State v. Charles Barham

CourtCourt of Appeals of South Carolina
DecidedMay 22, 2024
Docket2019-001981
StatusUnpublished

This text of State v. Charles Barham (State v. Charles Barham) is published on Counsel Stack Legal Research, covering Court of Appeals of South Carolina primary law. Counsel Stack provides free access to over 12 million legal documents including statutes, case law, regulations, and constitutions.

Bluebook
State v. Charles Barham, (S.C. Ct. App. 2024).

Opinion

THIS OPINION HAS NO PRECEDENTIAL VALUE. IT SHOULD NOT BE CITED OR RELIED ON AS PRECEDENT IN ANY PROCEEDING EXCEPT AS PROVIDED BY RULE 268(d)(2), SCACR.

THE STATE OF SOUTH CAROLINA In The Court of Appeals

The State, Respondent,

v.

Charles Barham, Appellant.

Appellate Case No. 2019-001981

Appeal From Richland County DeAndrea G. Benjamin, Circuit Court Judge

Unpublished Opinion No. 2024-UP-182 Submitted May 8, 2024 – Filed May 22, 2024

AFFIRMED

Katherine Carruth Goode and Jack B. Swerling, both of Columbia, for Appellant.

Attorney General Alan McCrory Wilson, Deputy Attorney General Donald J. Zelenka, Senior Assistant Deputy Attorney General Melody Jane Brown, Senior Assistant Attorney General J. Anthony Mabry, and Solicitor Byron E. Gipson, all of Columbia, for Respondent. PER CURIAM: In August 2019, a jury convicted Charles Brandon Barham of the 2015 murder of Charles Kusko and on related charges of first-degree burglary, common-law conspiracy, and possession of a weapon during the commission of a violent crime. The trial court sentenced Barham to concurrent terms of forty years' imprisonment for murder, forty years' imprisonment for burglary, five years' imprisonment for conspiracy, and five years' imprisonment for the weapon charge. Barham appeals his convictions and sentences, challenging the admission of testimony from Kusko's daughter that Kusko had accused Barham of stealing tools and rebuttal testimony from a co-participant regarding Barham's alleged participation in an unrelated burglary in 2007. Barham further argues he was denied a fair trial because of the cumulative effect of these two alleged errors. We affirm.
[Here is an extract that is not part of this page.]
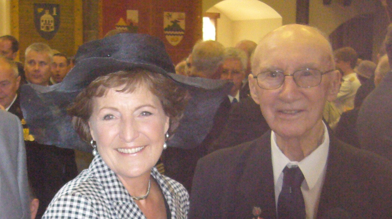 Wilfred Kirk en Prinses Margriet op de receptie na het uitreiken van de MWN aan Marco Kroon

We decline to address the merits of Barham's argument that the trial court erred in admitting testimony from Laurin Barnes, Kusko's daughter, that Kusko told her Barham had stolen tools from him. After the State made a proffer of Barnes's testimony, the trial court—over objections from the defense that the statement was inadmissible hearsay, improper character evidence, and unduly prejudicial—ruled in limine it was relevant to show motive, admissible under the state of mind exception to the hearsay rule, and its prejudicial effect did not outweigh its probative value. When the jury returned, the State presented three other witnesses before calling Barnes, and the defense did not renew any of its prior objections when Barnes testified. Barham, therefore, failed to preserve this issue for appellate review. See State v. Morales, 439 S.C. 600, 606-07, 889 S.E.2d 551, 555 (2023) (recognizing that if no evidence is offered between a preliminary ruling and the admission of the evidence ruled upon, the decision is final and there is no need for an additional objection, but noting an additional contemporaneous objection is usually required when additional evidence is offered in the meantime); State v. Wiles, 383 S.C. 151, 156, 679 S.E.2d 172, 175 (2009) ("Generally, a motion in limine is not a final determination; a contemporaneous objection must be made when the evidence is introduced."); id. (acknowledging "an exception to this general rule," i.e., "when a ruling on the motion in limine is made 'immediately prior to the introduction of the evidence in question'" (quoting State v. Forrester, 343 S.C. 637, 642, 541 S.E.2d 837, 840 (2001))); State v. Mueller, 319 S.C. 266, 268, 460 S.E.2d 409, 410 (Ct. App. 1995) ("Because the evidence developed during trial may warrant a change in the ruling, the losing party must renew his objection at trial when the evidence is presented in order to preserve the issue for appeal."). Barham further argues the trial court erred in admitting rebuttal testimony from Floyd Owen, a co-participant in Kusko's murder who testified for the State after pleading guilty to indictments identical to those issued against Barham, in which Owen gave details of a 2007 burglary in which he and Barham participated. The trial court admitted the testimony based on its determination that the defense's cross-examination of another witness opened the door to the evidence about the earlier crime. We uphold the trial court's admission of the testimony.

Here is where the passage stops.